Open Access

Dependence of Z Parameter for Tensile Strength of Multi-Layered Interphase in Polymer Nanocomposites to Material and Interphase Properties

Nanoscale Research Letters201712:42

https://doi.org/10.1186/s11671-017-1830-5

Received: 23 November 2016

Accepted: 26 December 2016

Published: 17 January 2017

Abstract

In this work, the Z interphase parameter which determines the tensile strength of interphase layers in polymer nanocomposites is presented as a function of various material and interphase properties. In this regard, the simple Pukanszky model for tensile strength of polymer nanocomposites is applied and the dependency of Z to different characteristics of constituents and interphase are illustrated by contour plots. The interphase strength (σ i) and B interfacial parameter in Pukanszky model show direct links with Z parameter. Also, it is found that the volume fractions of nanoparticles and interphase reveal dissimilar effects on Z. A high Z is obtained by a low nanoparticle volume fraction and high content of interphase, but the best values of Z are associated with the level of B parameter.

Keywords

Polymer nanocomposites Interphase layer Material properties Tensile strength

Background

The exceptional improvements of mechanical properties at low nanofiller contents have introduced significant interest in the use of nanoparticles in polymer matrices [16]. The different types of nanofillers have been used to strengthen and toughen the polymers. The most interesting aspect related to nanofiller is that they can improve the properties of polymers at very low filler concentrations compared to micro-particles and fibers [79]. This phenomenon can be described as nanoeffect which is the interactions at the atomic scale. When the particle size decreases to the nanoscale, the specific surface area rapidly increases, making the surface properties as the dominant factors and providing unique characteristics with widespread applications in many industrial parts. Additionally, when the filler size is similar to that of polymer chains, molecular interactions between nanoparticles and polymer matrix produce a third phase as interphase which has different properties from both polymer and nanoparticles [10, 11]. The properties of interphase play a main role in the level of dissipated energy by different damaging mechanisms which take place at the nanoscale [12, 13]. As a result, the mechanical properties of the nanocomposites significantly depend on the interphase level.
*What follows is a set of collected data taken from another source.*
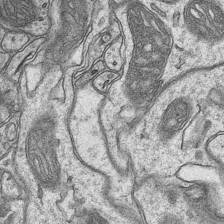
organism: Mouse
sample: CA1 Hippocampus
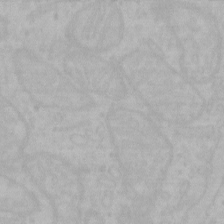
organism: Mouse
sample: Choroid plexus
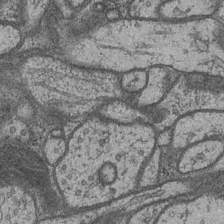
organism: Drosophila
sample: Optic medulla
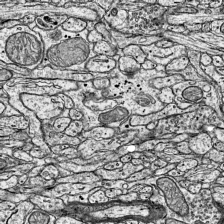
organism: Mouse
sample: Visual Cortex
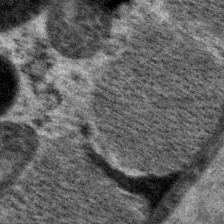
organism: P. pacificus
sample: Pharynx
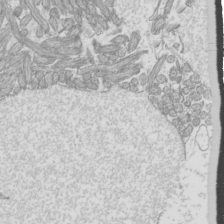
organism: Mouse
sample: Cilia; mouse epididymis
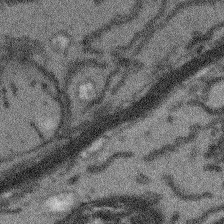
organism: Arabidopsis thaliana
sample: Root tip
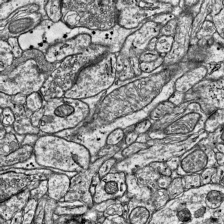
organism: Mouse
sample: Visual Cortex
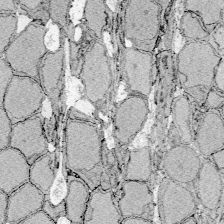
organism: Zebrafish
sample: Whole-Brain
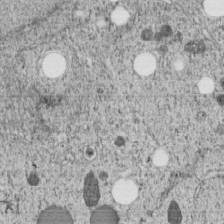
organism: C. elegans
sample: C. elegans embryo early stage
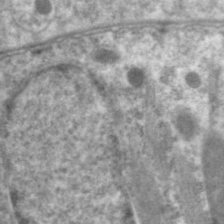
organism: C. elegans
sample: Pharynx
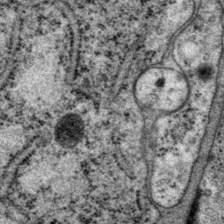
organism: P. pacificus
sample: Pharynx
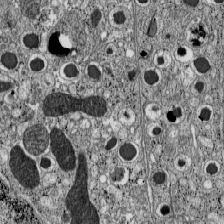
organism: C57BL Mouse
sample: Pancreatic islet
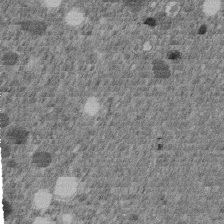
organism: C. elegans
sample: C. elegans embryo early stage
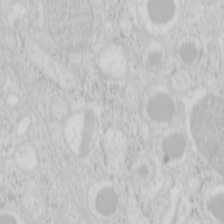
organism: Mouse
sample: Pancreas
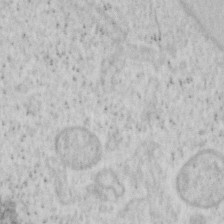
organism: Human
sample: HeLa cells
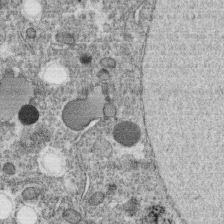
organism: C. elegans
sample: C. elegans oocyte; sperm cells
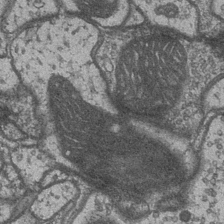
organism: Drosophila
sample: Optic medulla
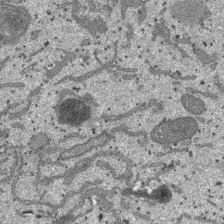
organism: Human
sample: Lung epithelial cells infected with SARS-CoV-2
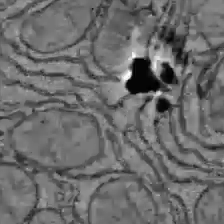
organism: C57BL Mouse
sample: Liver
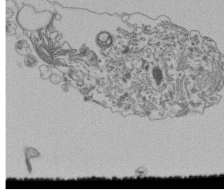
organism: Human
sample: Retinal organoid Rod and Cone cells
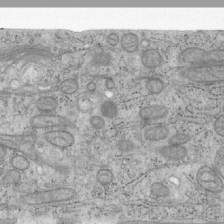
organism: Human
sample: HeLa cells
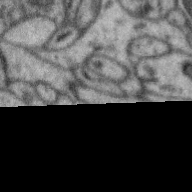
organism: Zebra finch
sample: Brain
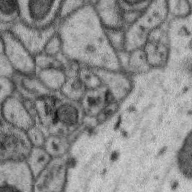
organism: Zebra finch
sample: Brain
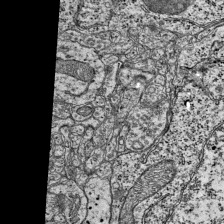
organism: Mouse
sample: Visual Cortex
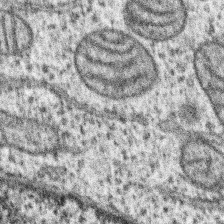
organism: Human
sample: HeLa cells
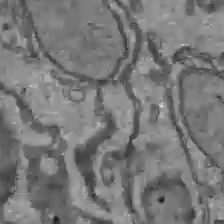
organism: C57BL Mouse
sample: Liver
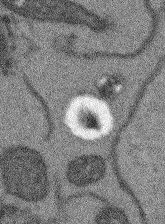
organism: Arabidopsis thaliana
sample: Root tip
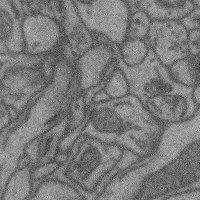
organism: Mouse
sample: Cerebral cortex
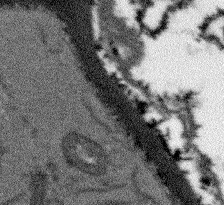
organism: Arabidopsis thaliana
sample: Root tip
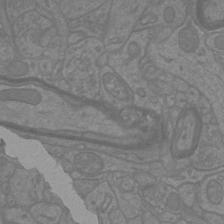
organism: Mouse
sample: Cortical neurons
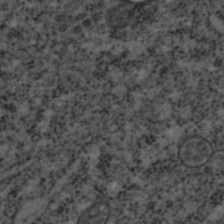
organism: C. elegans
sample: C. elegans embryo
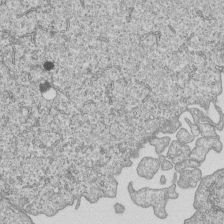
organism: Human
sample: MDA-MB-231 cells
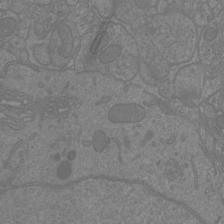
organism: Mouse
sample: Cortical neurons
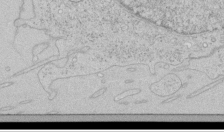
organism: Human
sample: Mitochondria in HCT116 cells
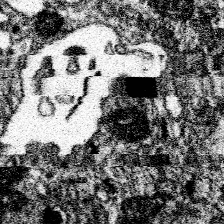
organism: Spongilla lacustris
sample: Neuroid cell
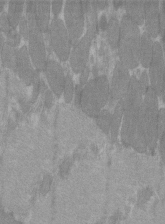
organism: C57BL Mouse
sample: Tibialis anterior muscle cell
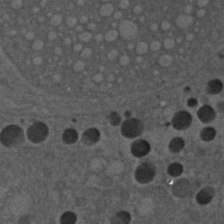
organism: C. elegans
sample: C. elegans embryo

Many researchers have tried to characterize the interphase properties by modeling of the general properties of nanocomposites because the interphase is affected by many factors, and it cannot be characterized by simple techniques [14, 15]. The theoretical surveys in the recent years provided a large amount of information about interphase and interfacial interactions in polymer nanocomposites.

Several researchers have considered a multi-layered interphase in polymer nanocomposites. They assumed that each layer in interphase has different properties from others. The characteristics of interphase layers were hypothetically studied and their influences on the nanocomposite behavior were discussed in many papers [1618]. In one study, the thickness of interphase was assumed as a characteristic length scale and the main effects of interphase on stiffness and yield stress of polymer nanocomposites were evaluated [19]. The theoretical results showed a good agreement with the experimental data for polymer/SiO2 nanocomposites in that study.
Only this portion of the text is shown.